Each entry below must be repeated exactly, with pictures left out.
-=-=-=-=-
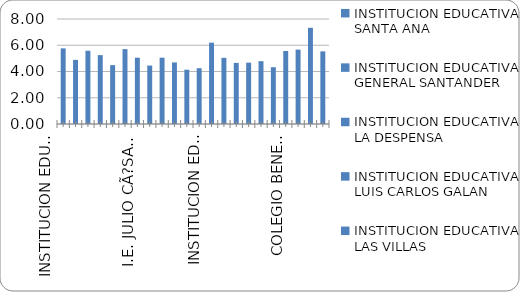
| Category | ISCE 2018 Secundaria |
|---|---|
| INSTITUCION EDUCATIVA SANTA ANA | 5.762 |
| INSTITUCION EDUCATIVA GENERAL SANTANDER | 4.887 |
| INSTITUCION EDUCATIVA LA DESPENSA | 5.582 |
| INSTITUCION EDUCATIVA LUIS CARLOS GALAN | 5.248 |
| INSTITUCION EDUCATIVA LAS VILLAS | 4.487 |
| INSTITUCION EDUCATIVA INTEGRADO DE SOACHA | 5.706 |
| I.E. JULIO CÃ?SAR TURBAY AYALA | 5.05 |
| INSTITUCION EDUCATIVA EDUARDO SANTOS | 4.452 |
| INSTITUCION EDUCATIVA CIUDAD LATINA | 5.052 |
| INSTITUCION EDUCATIVA CIUDADELA  SUCRE | 4.69 |
| INSTITUCION EDUCATIVA CAZUCA | 4.138 |
| INSTITUCION EDUCATIVA EL BOSQUE | 4.251 |
| INSTITUCION EDUCATIVA  SAN MATEO | 6.198 |
| INSTITUCION EDUCATIVA GABRIEL GARCIA MARQUEZ | 5.039 |
| INSTITUCION EDUCATIVA BUENOS AIRES | 4.655 |
| INSTITUCION EDUCATIVA COMPARTIR | 4.673 |
| INSTITUCION EDUCATIVA LEON XIII | 4.787 |
| INSTITUCION EDUCATIVA  NUEVO COMPARTIR | 4.328 |
| COLEGIO BENEDICTO XVI | 5.561 |
| INSTITUCION EDUCATIVA MANUELA BELTRAN | 5.668 |
| INSITITUCION EDUCATIVA EUGENIO DIAZ CASTRO | 7.33 |
| INSTITUCION EDUCATIVA  RICAURTE | 5.533 |
-=-=-=-=-
RESULT:
| Category | ISCE 2018 Secundaria |
|---|---|
| INSTITUCION EDUCATIVA SANTA ANA | 5.762 |
| INSTITUCION EDUCATIVA GENERAL SANTANDER | 4.887 |
| INSTITUCION EDUCATIVA LA DESPENSA | 5.582 |
| INSTITUCION EDUCATIVA LUIS CARLOS GALAN | 5.248 |
| INSTITUCION EDUCATIVA LAS VILLAS | 4.487 |
| INSTITUCION EDUCATIVA INTEGRADO DE SOACHA | 5.706 |
| I.E. JULIO CÃ?SAR TURBAY AYALA | 5.05 |
| INSTITUCION EDUCATIVA EDUARDO SANTOS | 4.452 |
| INSTITUCION EDUCATIVA CIUDAD LATINA | 5.052 |
| INSTITUCION EDUCATIVA CIUDADELA  SUCRE | 4.69 |
| INSTITUCION EDUCATIVA CAZUCA | 4.138 |
| INSTITUCION EDUCATIVA EL BOSQUE | 4.251 |
| INSTITUCION EDUCATIVA  SAN MATEO | 6.198 |
| INSTITUCION EDUCATIVA GABRIEL GARCIA MARQUEZ | 5.039 |
| INSTITUCION EDUCATIVA BUENOS AIRES | 4.655 |
| INSTITUCION EDUCATIVA COMPARTIR | 4.673 |
| INSTITUCION EDUCATIVA LEON XIII | 4.787 |
| INSTITUCION EDUCATIVA  NUEVO COMPARTIR | 4.328 |
| COLEGIO BENEDICTO XVI | 5.561 |
| INSTITUCION EDUCATIVA MANUELA BELTRAN | 5.668 |
| INSITITUCION EDUCATIVA EUGENIO DIAZ CASTRO | 7.33 |
| INSTITUCION EDUCATIVA  RICAURTE | 5.533 |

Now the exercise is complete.